Talk about a heartbreak: Cam was near tears explaining to me the shame and pity he held for his pill-addict brother. “I’m tired of the bullshit, man,” he said. “He steals everybody’s shit. And motherfuckers start to see me like I’m him! I’m not him!”
This as we hunched over Jason’s safe, about to wrench it open with a rusty hacksaw.
He’d stolen my phone one night at the hillbillies’ impromptu backyard campfire — caught me slipping when I went to buy an air mattress in case I might have the chance to break my sexless streak with an exhibitionist 23-year-old I’d met online. Cam drove me out to the superstore while Jason swiped my favorite toy. If that heist wasn’t some low-down ignorant opiate-addict nigga shit, then I don’t know what.

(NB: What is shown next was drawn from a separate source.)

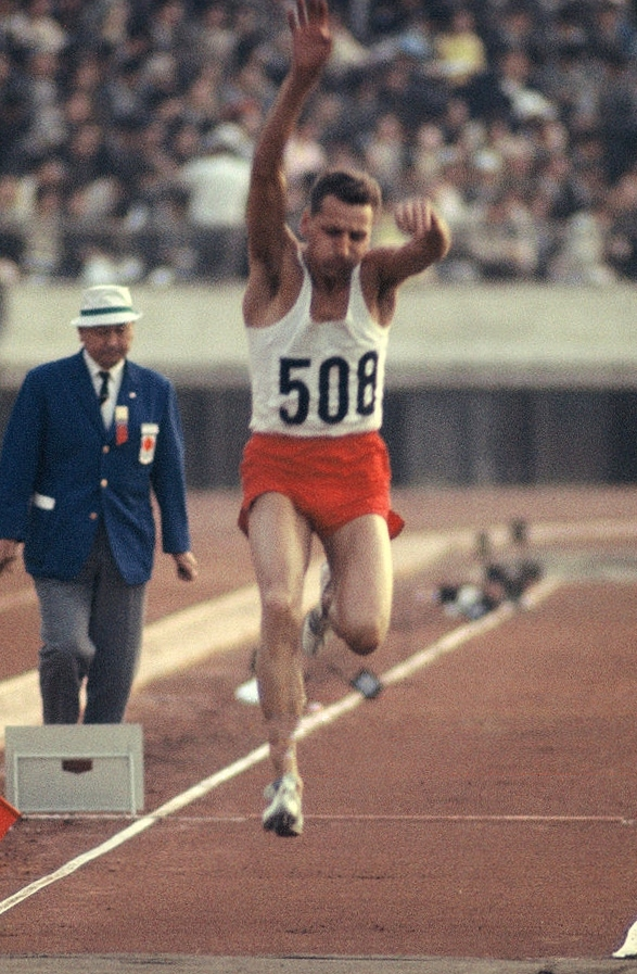 Józef Szmidt, 1964 Olympics

Somehow, the karma of us stealing his remaining stash would pay back, in part, the cost of my stolen phone. Cam would call his ex Kristen’s gay best friend, who was also addicted to pills, and resell him the 30-pack of Klonopin strips at $8 per, making all profit. Two hundred would go to me for a new phone. The other 40 went to blunts, weed, and probably some all-purpose spray for the grimy wooden counters in the kitchen.
The light-brown hairs on Cam’s neck stood up. His cable arms bashed away at the cheap safe lock, and I could swear his hat was only turned forward this once to hide blue-eyed tears. Had his daddy hauled those sheets of plastic and metal rods at AGFA Polymers for this betrayal to unfold in front of me, a Flatbush, Brooklyn, nigger? A Kingston Jamaican Haile Selassie Live It Every Time reggae dancehall boop-boop-buss-a-shot nigger?
I was shaking. Not only did I not like committing crime — what category was this? Larceny? Misdemeanor? — but I also feared Cam would realize I was a stranger. So I just stood there in my beatdown Dunks, crossing my arms back and forth, pacing around the stucco scrap piles in the garage. A few times, I slipped out the back door to peek over the fence across the way, reassure myself that his dad was not coming home, or that he had grown tired of pulling addict son and indigent son apart, and that… it was my problem now.
Before his third felony conviction, Cam got robbed in a case of mistaken identity. As in, the boys who came to turn over his trailer, where he was housing two women who helped him move packs, they had the wrong lot and the wrong drug-dealer White niggas. The assailants were looking for Garfield, a tatted-up fat White nigga on the far side of the trailer lot, down Branch Road. He also had two women staying with him and was also moving steady packs. After smoking a synthetic marijuana called Spice in a bong, Cam had passed out on his couch. The blood-blind beatdown in his detached home awakened him to nigger nightmares from sound White sleep. The clip end of an MK-47 slapped at his face until he could only taste the sour, salty gurgle of his mouth opening all the way up from hurt.
Just as he felt the wooziness brimming, they let up. “Oh shit!” they exclaimed, and ran off to their cars, but Cam couldn’t see because of the blood blurring his view.
“Just WAIT! WAIT! I’ma find you niggas!” Retelling the story now, hopping up from the recliner, he laughed that part. “And when I do, it’s ON!”
“That’s when I started looking for signs of them niggas,” he said. “The one dude, Chucky, who was fucking the Arby’s assistant manager girl, I used to check for his plate, off in the lot, and then track that nigga home.”
I didn’t want more details on how he caught the third felony charge. The allusion to kidnapping and extortion was enough. If I wanted to stay alive, I couldn’t keep hanging around Cam, or any of these White niggas.
So, instead of falling in love with the idea of our harmony, I left them behind.
I returned to New York in 2014 and resumed what I can’t help but think of as a lucky life. The written word feeds me, and I’m grateful for that. I think about Cam and Jason a lot. I wonder whether they’re listening to the new 2Chainz. I wonder if Cam kept steady work, whether Jason got clean for his two babies.
I haven’t spoken either of them since; I darted out of there too fast to tie up loose ends, and I’m afraid to try. I know we don’t have much in common, that they might feel hurt I vanished without explaining. I know we were all niggas together, in a time and place, but I also know I can’t be that now. Whatever happens—with them, with me—I want to believe that the niggas we were supposed to be escaped, and became men.